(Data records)
──────────
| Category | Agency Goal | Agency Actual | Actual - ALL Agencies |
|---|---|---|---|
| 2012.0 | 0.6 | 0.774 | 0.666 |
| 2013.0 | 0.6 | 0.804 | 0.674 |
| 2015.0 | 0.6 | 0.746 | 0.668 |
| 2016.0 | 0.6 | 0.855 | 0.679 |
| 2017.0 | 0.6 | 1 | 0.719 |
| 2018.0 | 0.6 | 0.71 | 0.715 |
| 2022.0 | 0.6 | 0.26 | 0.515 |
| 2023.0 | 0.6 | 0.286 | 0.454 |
──────────
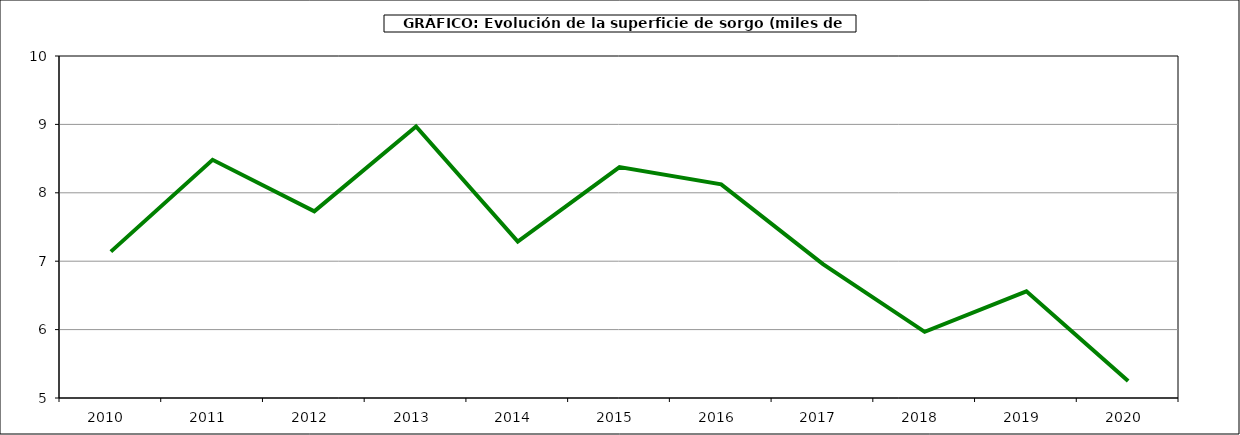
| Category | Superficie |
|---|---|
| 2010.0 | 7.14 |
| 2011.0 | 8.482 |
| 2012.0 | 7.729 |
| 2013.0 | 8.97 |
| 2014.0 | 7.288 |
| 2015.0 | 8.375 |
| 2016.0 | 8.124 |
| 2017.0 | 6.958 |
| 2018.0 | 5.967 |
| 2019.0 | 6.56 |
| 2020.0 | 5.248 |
──────────
Required work -
All lines above from the one containing "2013.0 | 8.97 |" to the one containing "2020.0 | 5.248 |" must be repeated exactly, both lines included, and no others.

Written answer -
| 2013.0 | 8.97 |
| 2014.0 | 7.288 |
| 2015.0 | 8.375 |
| 2016.0 | 8.124 |
| 2017.0 | 6.958 |
| 2018.0 | 5.967 |
| 2019.0 | 6.56 |
| 2020.0 | 5.248 |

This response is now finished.